Return exactly the lines below, starting with the one that has "262280.237 | 234472.165 |" and going on through the one that has "267081.618 | 240884.038 |".

___ Dataset excerpts

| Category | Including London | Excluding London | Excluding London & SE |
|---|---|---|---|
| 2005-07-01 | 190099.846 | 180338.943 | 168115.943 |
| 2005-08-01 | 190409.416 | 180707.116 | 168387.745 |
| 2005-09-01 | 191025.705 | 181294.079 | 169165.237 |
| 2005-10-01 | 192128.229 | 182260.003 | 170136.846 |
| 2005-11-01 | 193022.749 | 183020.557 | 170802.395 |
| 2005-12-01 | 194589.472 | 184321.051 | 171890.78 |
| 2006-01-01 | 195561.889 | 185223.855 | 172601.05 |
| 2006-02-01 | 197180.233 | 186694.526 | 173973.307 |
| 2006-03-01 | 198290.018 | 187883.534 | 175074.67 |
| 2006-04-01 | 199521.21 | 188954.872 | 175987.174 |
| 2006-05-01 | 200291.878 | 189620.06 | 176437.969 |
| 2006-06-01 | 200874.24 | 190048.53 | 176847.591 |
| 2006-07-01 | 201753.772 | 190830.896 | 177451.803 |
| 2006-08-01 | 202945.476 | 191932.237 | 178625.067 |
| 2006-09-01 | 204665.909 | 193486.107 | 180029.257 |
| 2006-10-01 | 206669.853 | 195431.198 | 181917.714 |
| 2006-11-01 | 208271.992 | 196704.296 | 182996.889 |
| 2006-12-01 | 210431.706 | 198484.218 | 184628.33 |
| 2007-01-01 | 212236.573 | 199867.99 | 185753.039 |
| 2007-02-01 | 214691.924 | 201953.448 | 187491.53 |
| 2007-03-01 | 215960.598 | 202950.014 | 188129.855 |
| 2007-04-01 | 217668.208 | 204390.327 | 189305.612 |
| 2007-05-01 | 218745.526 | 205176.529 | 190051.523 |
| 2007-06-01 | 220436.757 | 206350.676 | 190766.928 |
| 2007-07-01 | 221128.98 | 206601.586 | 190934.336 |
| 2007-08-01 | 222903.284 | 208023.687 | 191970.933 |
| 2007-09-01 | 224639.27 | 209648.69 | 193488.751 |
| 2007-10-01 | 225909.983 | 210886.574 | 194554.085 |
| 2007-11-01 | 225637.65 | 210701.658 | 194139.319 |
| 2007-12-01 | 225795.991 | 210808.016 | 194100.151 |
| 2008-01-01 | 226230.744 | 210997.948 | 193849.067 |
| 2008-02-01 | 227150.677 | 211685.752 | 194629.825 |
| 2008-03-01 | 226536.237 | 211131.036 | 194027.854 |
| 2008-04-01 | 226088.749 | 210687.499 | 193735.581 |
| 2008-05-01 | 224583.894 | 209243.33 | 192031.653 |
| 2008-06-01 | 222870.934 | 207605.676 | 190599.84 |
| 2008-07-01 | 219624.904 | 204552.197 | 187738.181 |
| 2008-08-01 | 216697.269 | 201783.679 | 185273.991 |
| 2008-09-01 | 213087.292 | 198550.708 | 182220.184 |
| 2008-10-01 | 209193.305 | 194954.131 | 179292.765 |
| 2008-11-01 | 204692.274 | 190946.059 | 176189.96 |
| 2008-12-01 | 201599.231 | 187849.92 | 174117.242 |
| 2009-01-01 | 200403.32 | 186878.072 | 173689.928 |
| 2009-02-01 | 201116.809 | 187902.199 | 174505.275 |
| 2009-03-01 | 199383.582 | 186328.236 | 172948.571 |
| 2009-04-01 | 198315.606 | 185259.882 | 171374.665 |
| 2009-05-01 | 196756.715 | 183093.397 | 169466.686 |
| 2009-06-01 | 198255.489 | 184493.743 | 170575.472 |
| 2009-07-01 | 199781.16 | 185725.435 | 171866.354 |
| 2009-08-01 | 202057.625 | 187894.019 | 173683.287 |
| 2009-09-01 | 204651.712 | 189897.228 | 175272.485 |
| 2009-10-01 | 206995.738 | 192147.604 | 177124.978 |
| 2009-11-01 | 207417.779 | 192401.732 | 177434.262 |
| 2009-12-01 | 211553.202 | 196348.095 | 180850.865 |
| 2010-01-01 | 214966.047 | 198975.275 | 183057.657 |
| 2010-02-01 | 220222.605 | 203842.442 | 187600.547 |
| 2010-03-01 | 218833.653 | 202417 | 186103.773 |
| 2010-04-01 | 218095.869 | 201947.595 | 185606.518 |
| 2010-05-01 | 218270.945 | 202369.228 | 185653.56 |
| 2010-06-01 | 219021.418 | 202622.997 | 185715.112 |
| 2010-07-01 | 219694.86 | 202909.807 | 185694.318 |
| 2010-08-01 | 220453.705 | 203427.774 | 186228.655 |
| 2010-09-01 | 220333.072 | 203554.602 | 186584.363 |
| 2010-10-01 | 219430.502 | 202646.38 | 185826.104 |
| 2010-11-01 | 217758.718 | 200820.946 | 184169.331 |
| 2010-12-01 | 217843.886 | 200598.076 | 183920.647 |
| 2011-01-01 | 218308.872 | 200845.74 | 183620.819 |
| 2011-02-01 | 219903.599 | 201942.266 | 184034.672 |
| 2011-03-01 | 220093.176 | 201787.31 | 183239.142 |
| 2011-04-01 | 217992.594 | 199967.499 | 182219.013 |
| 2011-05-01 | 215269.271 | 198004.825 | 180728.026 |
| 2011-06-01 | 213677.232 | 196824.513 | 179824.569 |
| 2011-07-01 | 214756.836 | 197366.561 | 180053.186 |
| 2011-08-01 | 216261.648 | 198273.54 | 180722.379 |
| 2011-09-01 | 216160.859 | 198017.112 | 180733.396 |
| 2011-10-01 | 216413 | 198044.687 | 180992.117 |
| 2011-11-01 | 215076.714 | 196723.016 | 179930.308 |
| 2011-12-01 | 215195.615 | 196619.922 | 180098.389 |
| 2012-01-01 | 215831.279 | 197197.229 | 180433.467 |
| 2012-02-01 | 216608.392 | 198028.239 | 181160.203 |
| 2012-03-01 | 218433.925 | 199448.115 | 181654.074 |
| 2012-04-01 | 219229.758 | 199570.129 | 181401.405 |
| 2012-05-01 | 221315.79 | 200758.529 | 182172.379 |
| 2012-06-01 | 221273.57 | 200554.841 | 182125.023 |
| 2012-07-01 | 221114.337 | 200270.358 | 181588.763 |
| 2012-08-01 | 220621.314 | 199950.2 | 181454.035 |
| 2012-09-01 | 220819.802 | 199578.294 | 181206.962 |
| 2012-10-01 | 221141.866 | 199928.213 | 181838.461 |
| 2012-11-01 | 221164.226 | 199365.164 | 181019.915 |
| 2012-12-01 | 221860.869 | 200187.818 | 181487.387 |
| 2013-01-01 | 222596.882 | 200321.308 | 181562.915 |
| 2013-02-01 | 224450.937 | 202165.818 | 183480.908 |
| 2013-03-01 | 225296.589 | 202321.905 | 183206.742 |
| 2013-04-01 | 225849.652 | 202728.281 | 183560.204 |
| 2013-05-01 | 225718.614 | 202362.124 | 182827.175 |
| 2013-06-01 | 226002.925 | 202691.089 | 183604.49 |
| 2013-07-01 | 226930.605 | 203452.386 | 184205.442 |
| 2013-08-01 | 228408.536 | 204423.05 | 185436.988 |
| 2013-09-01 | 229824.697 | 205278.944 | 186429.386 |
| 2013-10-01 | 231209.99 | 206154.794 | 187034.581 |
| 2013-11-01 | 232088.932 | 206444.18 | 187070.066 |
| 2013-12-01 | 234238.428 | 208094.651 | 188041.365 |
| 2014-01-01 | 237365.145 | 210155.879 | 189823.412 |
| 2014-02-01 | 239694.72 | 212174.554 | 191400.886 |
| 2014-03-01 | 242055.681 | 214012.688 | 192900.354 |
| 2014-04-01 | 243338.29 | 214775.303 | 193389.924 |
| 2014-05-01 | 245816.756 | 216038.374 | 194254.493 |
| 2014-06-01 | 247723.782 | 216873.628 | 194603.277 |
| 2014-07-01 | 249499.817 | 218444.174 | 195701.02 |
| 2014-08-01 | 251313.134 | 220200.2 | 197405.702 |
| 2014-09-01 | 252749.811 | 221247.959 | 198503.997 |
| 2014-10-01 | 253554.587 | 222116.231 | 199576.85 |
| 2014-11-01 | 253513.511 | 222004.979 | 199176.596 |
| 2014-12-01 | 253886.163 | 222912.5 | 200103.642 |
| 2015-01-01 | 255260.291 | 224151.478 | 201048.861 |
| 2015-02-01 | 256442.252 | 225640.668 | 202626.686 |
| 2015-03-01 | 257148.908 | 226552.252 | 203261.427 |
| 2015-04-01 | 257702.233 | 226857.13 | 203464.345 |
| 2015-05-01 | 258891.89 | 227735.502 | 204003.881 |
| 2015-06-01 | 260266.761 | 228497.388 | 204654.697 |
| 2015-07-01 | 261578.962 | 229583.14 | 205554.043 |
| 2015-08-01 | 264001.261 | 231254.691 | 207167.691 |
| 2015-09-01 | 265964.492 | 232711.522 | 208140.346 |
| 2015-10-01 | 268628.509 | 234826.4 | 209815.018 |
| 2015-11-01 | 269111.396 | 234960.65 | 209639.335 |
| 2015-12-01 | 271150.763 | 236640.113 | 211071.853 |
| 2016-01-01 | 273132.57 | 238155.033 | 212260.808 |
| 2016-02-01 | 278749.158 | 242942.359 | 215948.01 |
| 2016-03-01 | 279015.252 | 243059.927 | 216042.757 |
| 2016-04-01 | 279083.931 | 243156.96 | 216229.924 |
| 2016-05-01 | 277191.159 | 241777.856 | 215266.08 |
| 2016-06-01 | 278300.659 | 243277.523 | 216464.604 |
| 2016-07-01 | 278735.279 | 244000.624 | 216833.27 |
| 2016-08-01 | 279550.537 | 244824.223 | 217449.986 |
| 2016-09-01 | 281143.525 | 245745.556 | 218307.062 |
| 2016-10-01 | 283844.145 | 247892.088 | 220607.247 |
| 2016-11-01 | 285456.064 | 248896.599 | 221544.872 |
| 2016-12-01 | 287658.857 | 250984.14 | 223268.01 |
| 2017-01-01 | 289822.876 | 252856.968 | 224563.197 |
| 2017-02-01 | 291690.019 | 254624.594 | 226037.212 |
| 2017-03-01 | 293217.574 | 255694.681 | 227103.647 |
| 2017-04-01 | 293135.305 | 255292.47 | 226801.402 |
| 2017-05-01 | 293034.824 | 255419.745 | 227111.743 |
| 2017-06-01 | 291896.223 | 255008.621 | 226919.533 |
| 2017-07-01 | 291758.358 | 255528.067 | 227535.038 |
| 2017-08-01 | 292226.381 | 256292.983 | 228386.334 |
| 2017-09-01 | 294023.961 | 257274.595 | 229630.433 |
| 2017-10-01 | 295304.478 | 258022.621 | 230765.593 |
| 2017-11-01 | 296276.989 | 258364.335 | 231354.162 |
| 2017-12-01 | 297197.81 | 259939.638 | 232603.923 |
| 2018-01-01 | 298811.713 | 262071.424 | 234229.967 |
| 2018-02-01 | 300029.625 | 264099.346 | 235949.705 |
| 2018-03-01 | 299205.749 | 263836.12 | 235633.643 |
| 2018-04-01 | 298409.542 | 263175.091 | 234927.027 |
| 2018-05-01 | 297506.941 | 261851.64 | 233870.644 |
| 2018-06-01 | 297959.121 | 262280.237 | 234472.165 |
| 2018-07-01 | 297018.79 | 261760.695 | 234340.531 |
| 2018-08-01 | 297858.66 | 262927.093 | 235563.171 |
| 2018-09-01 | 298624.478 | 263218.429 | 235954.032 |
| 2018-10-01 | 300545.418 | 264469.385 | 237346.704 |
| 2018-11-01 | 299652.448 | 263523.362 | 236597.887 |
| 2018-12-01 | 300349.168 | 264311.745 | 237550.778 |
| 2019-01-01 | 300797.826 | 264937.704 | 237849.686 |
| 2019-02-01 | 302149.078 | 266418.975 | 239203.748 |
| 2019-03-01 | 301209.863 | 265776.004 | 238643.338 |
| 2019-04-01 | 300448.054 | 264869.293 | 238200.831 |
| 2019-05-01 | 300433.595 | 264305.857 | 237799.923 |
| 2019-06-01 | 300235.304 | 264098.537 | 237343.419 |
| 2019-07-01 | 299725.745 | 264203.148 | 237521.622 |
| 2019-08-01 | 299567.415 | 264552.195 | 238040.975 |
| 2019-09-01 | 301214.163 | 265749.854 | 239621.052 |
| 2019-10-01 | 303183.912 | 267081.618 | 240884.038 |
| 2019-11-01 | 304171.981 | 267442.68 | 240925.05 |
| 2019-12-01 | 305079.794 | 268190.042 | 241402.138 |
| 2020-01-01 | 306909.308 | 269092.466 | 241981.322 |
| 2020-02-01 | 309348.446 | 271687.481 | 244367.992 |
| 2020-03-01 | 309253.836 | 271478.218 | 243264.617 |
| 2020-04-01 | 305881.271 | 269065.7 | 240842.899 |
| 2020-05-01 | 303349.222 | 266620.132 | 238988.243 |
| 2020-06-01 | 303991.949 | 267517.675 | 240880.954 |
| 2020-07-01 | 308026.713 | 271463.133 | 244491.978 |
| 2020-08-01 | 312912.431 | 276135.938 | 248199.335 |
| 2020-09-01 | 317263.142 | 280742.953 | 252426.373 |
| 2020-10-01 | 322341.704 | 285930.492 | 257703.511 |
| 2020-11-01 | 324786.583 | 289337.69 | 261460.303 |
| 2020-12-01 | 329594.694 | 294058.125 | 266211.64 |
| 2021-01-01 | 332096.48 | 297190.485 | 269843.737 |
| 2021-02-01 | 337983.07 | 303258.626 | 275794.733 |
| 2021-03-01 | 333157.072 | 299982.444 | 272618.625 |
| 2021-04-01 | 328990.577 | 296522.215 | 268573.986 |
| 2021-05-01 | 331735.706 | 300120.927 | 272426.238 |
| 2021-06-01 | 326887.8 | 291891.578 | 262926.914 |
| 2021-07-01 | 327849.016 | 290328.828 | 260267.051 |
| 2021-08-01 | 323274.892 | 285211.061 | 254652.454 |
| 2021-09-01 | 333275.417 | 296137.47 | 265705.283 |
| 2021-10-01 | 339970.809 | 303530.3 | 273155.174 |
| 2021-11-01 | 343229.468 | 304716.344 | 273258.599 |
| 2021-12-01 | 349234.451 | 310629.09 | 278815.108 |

______

■ Solution for this exercise ■
| 2018-06-01 | 297959.121 | 262280.237 | 234472.165 |
| 2018-07-01 | 297018.79 | 261760.695 | 234340.531 |
| 2018-08-01 | 297858.66 | 262927.093 | 235563.171 |
| 2018-09-01 | 298624.478 | 263218.429 | 235954.032 |
| 2018-10-01 | 300545.418 | 264469.385 | 237346.704 |
| 2018-11-01 | 299652.448 | 263523.362 | 236597.887 |
| 2018-12-01 | 300349.168 | 264311.745 | 237550.778 |
| 2019-01-01 | 300797.826 | 264937.704 | 237849.686 |
| 2019-02-01 | 302149.078 | 266418.975 | 239203.748 |
| 2019-03-01 | 301209.863 | 265776.004 | 238643.338 |
| 2019-04-01 | 300448.054 | 264869.293 | 238200.831 |
| 2019-05-01 | 300433.595 | 264305.857 | 237799.923 |
| 2019-06-01 | 300235.304 | 264098.537 | 237343.419 |
| 2019-07-01 | 299725.745 | 264203.148 | 237521.622 |
| 2019-08-01 | 299567.415 | 264552.195 | 238040.975 |
| 2019-09-01 | 301214.163 | 265749.854 | 239621.052 |
| 2019-10-01 | 303183.912 | 267081.618 | 240884.038 |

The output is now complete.